### Task brief
Retype the following data exactly, but leave its pictures out.

### Records supplied
Segment Open
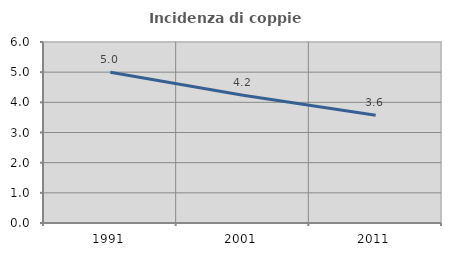
| Category | Incidenza di coppie miste |
|---|---|
| 1991.0 | 5 |
| 2001.0 | 4.237 |
| 2011.0 | 3.571 |
Segment Closed
### Answer area
| Category | Incidenza di coppie miste |
|---|---|
| 1991.0 | 5 |
| 2001.0 | 4.237 |
| 2011.0 | 3.571 |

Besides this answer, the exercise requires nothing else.